(TASK DESCRIPTION): The result should be an exact copy of only the lines from the one holding "Bild der Dorfkirche" through the last line of the data below, please, without pictures.

Data entries

[Start of Attachment]

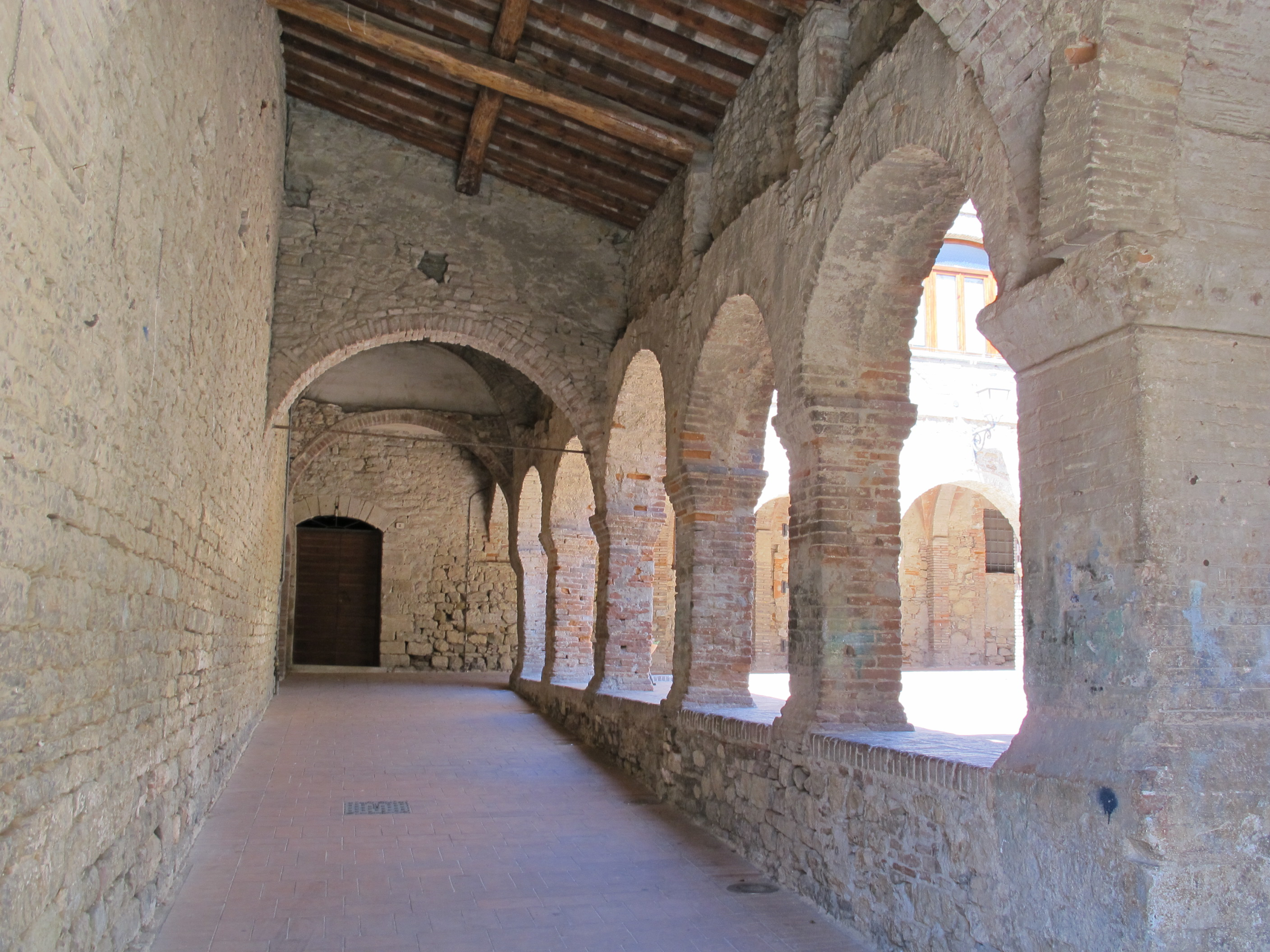 Suvereto, chiostro di san francesco
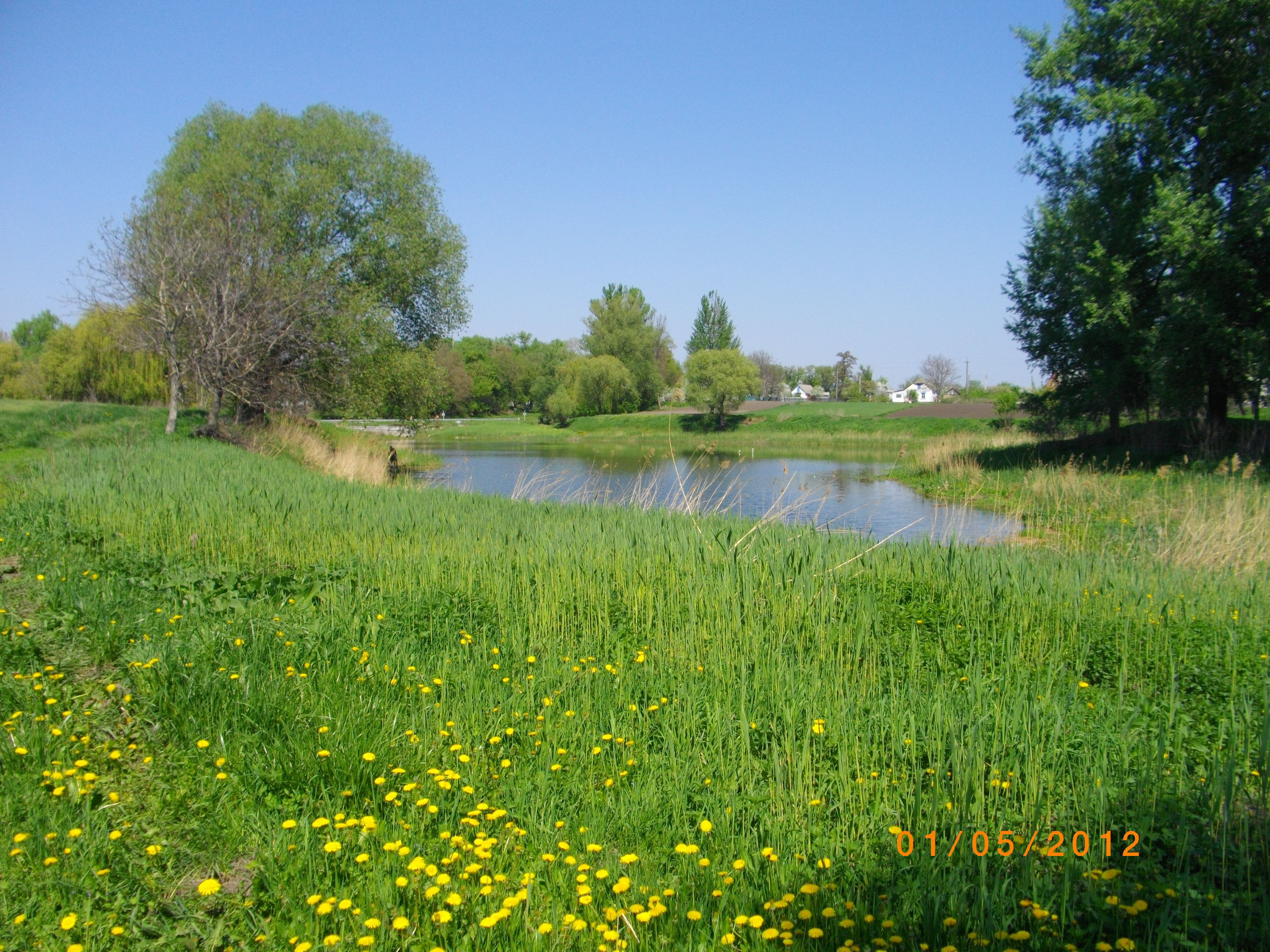 Пруд 2
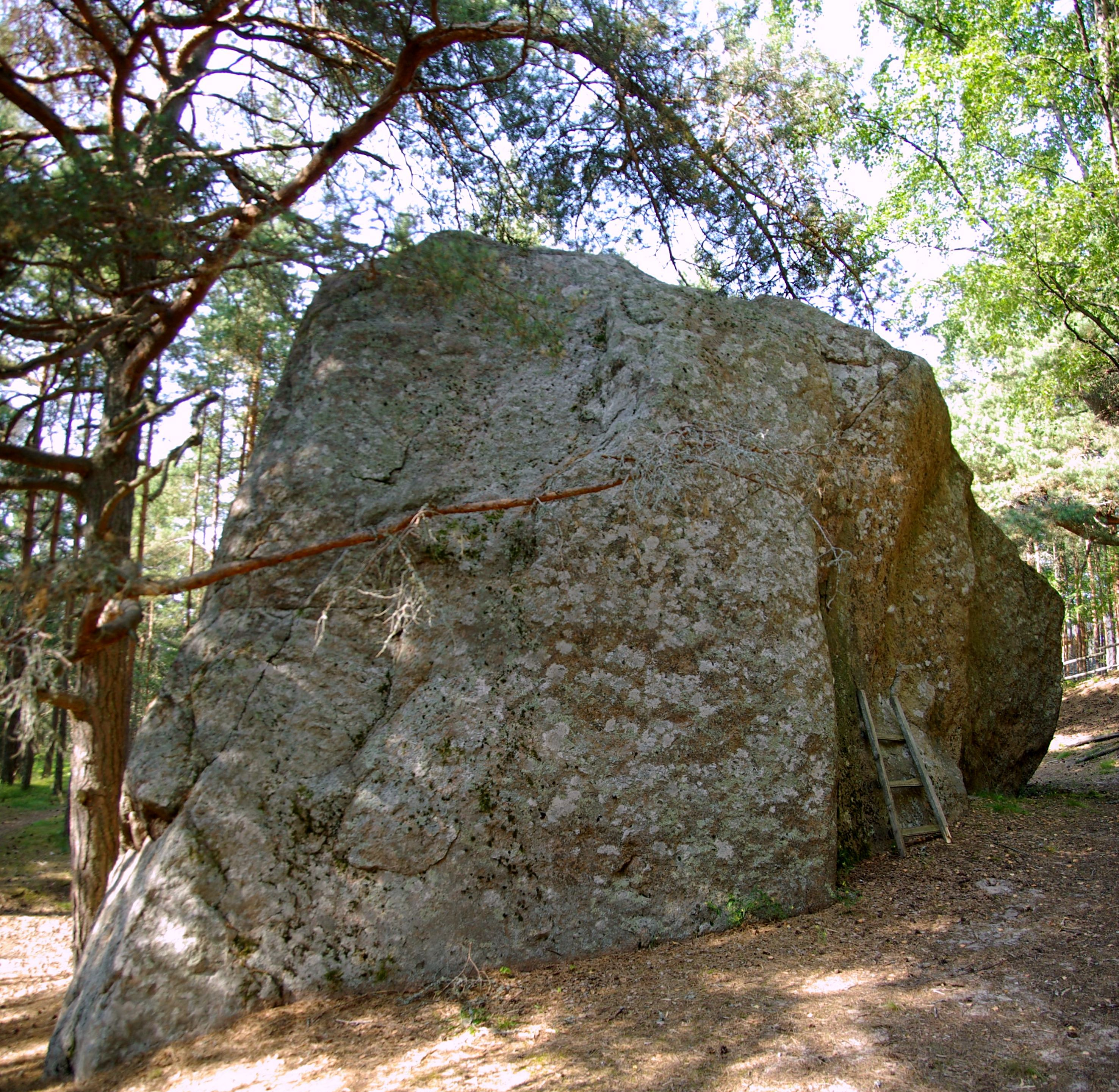 asub Harjumaal Jõelähtme vallas Haapse küla lähistel
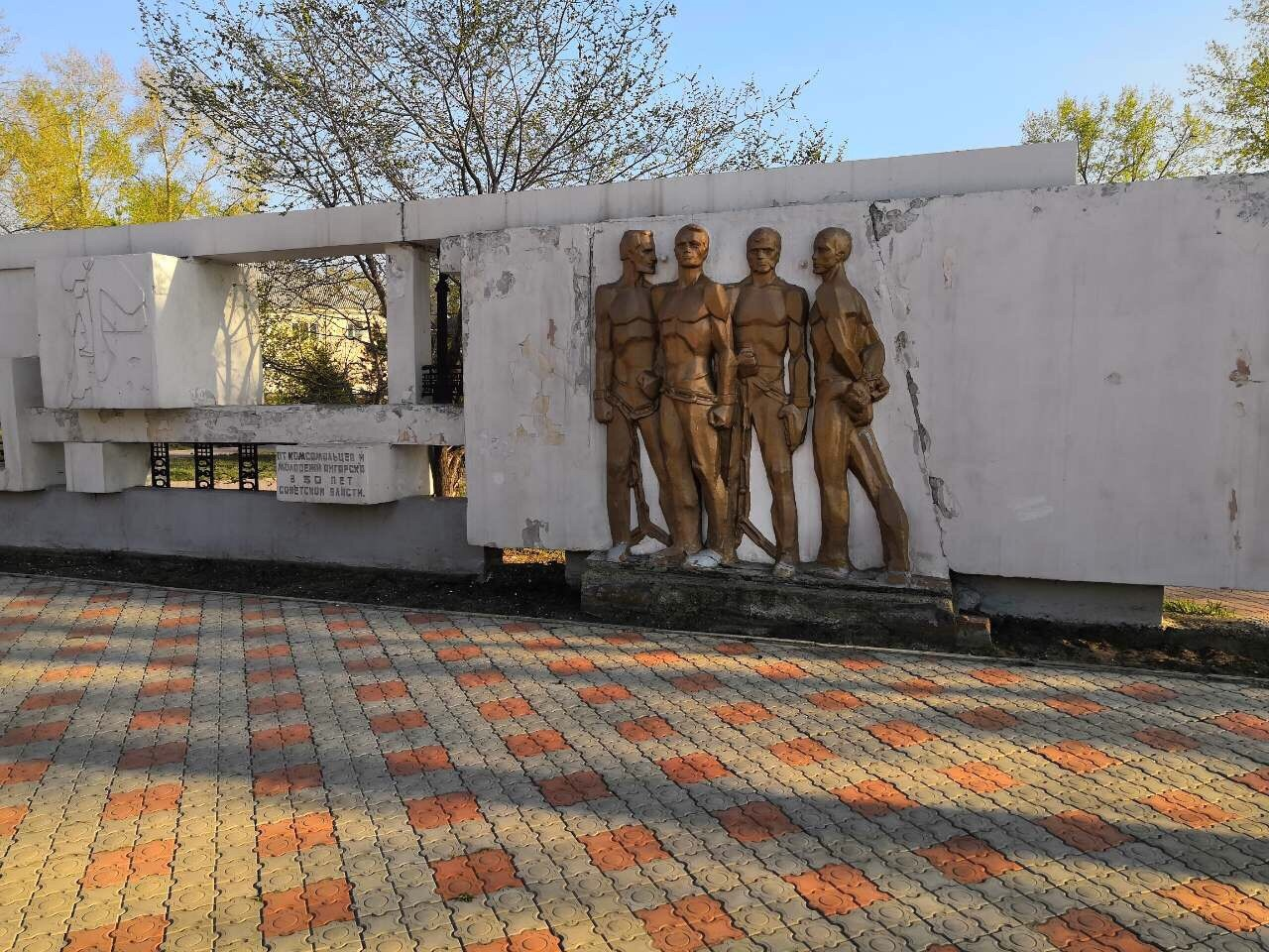 Фигуры четырёх мужчин на памятнике. Можно заметить бетонную "обувь" на ногах.
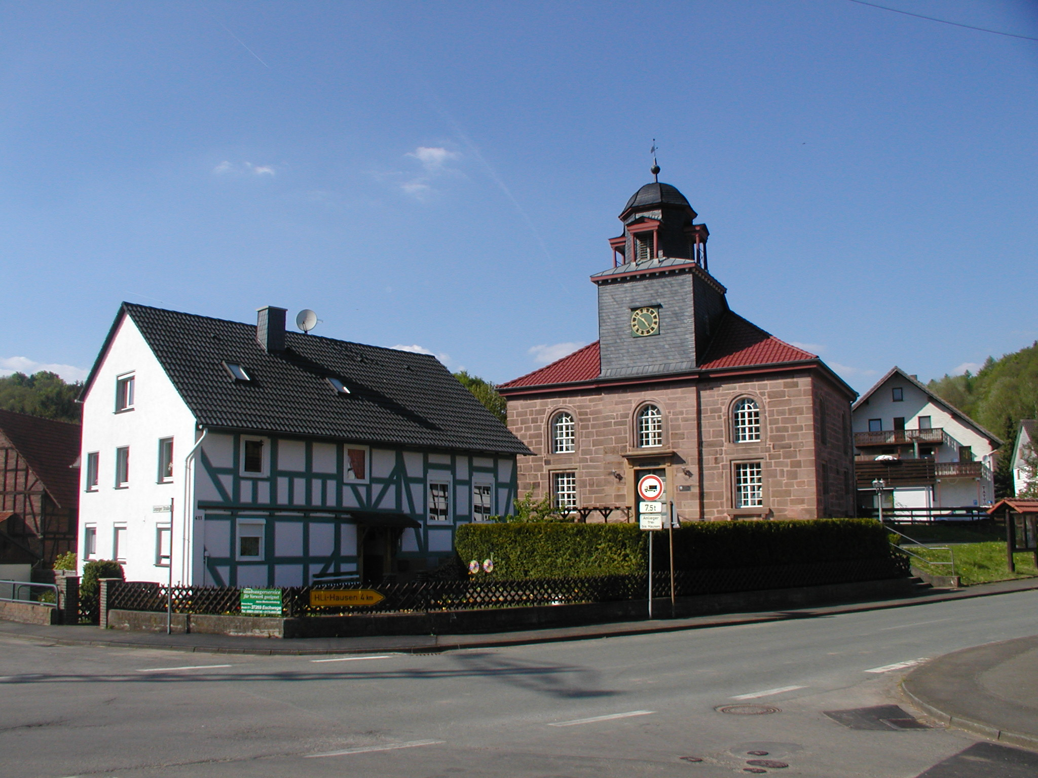 Bild der Dorfkirche Küchen Werra Meißner Kreis Ortsteil von Hessisch Lichtenau
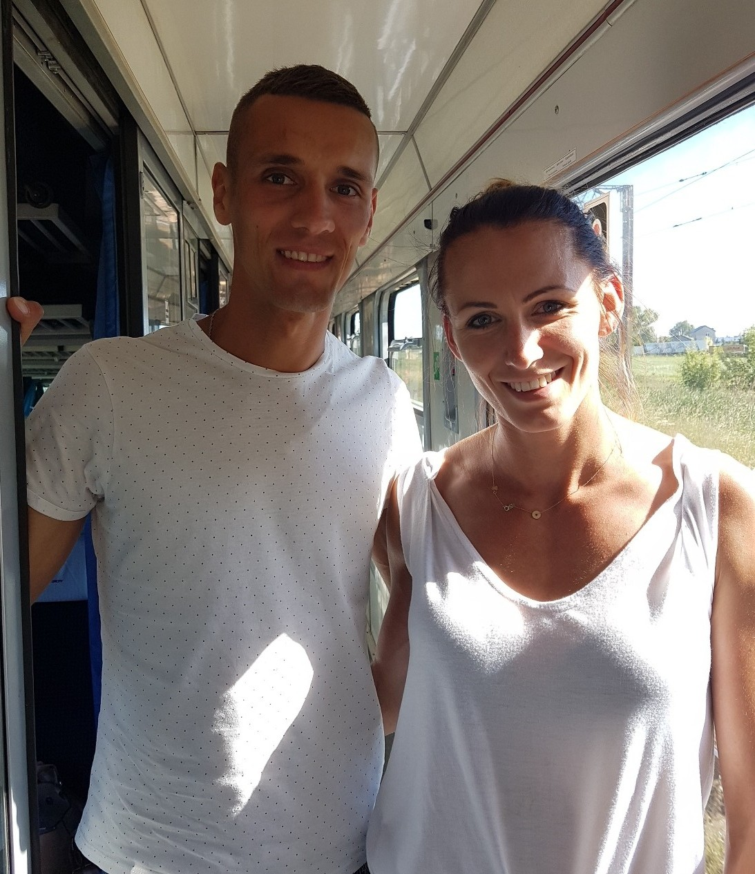 Paulina Kaczyńska z Damianem Kabatem
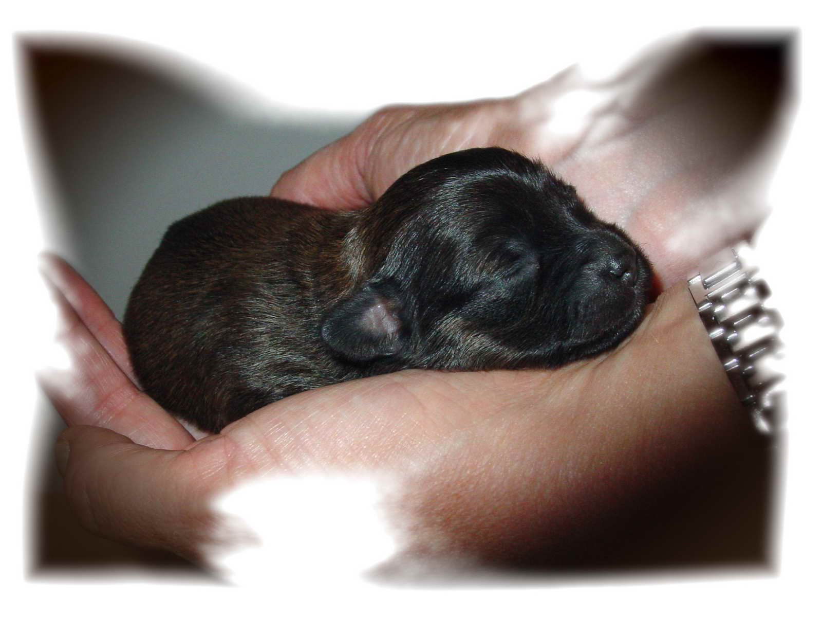 self made. gl: cadeliño palleiro es: perro en: dog

[End of Attachment]

(TASK SOLUTION):
 Bild der Dorfkirche Küchen Werra Meißner Kreis Ortsteil von Hessisch Lichtenau
 Paulina Kaczyńska z Damianem Kabatem
 self made. gl: cadeliño palleiro es: perro en: dog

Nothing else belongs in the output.